Mary Beth Lehmanowsky teaches working professionals. All are graduate students and most are working full-time jobs in K-12 schools. Her students are spinning many plates, often raising families as they try to advance their careers by completing a graduate degree. The last thing they need is drudgery.
“Modeling joyful work is important,” says Lehmanowsy, who is in her seventh year as a professor of practice in the Department of Educational Administration at Nebraska. “There’s enough crap in the world, and it doesn’t have to be that way.”
She admits that creating a fun learning experience is partly selfish. “I like to have fun, too,” she laughs. But more than that, she wants her students to see that learning can be and should be fun. Because it matters.
I think fun makes learning better. It makes ideas stick better. It makes you want to do more. It makes you energized, and you can carry that with you to other places.
My students are achievers. They say my classes are hard, but rigor doesn’t have to rigid.
By sharing those stories, students often figure out solutions with their classmates. Lehmanowsky builds learning communities where students feel safe to share their struggles and perceived failures. Those communities provide validation, support and suggestions. Sometimes Lehmanowsky will offer a nugget of wisdom from her experience, but she says, “I’d rather it be their stories and not mine.”

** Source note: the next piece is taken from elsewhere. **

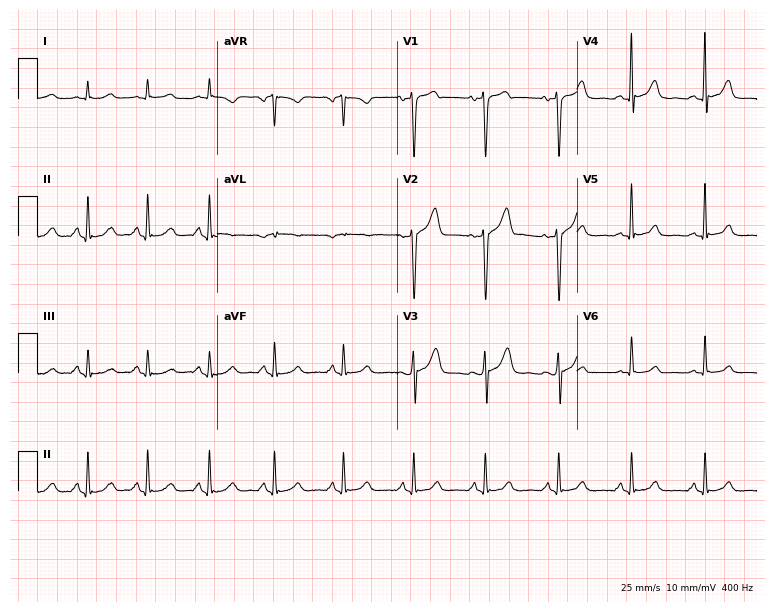
ECG — a 42-year-old male patient. Screened for six findings — first-degree AV block, right bundle branch block (RBBB), left bundle branch block (LBBB), sinus bradycardia, atrial fibrillation (AF), sinus tachycardia — none is recorded. Findings outside these six are not listed.

Lehmanowsky knows it doesn’t take long for things to change in education. New problems and challenges are the norm. So, she probes her students to bring out the relevant issues and focuses discussion around meaningful solutions. She also calls on her network of current school administrators to share their experiences and successes.
Make it fun. Provide a platform for students to share their story. Keep it relevant. It’s a formula that Lehmanowsky uses to successfully prepare the next generation of Nebraska school leaders. But there’s one more component. Flexibility.
When one of those spinning plates comes crashing down, Lehmanowsky’s students know they have someone in their corner who’s going to help pick up the pieces and support them, until they’re able to start spinning again.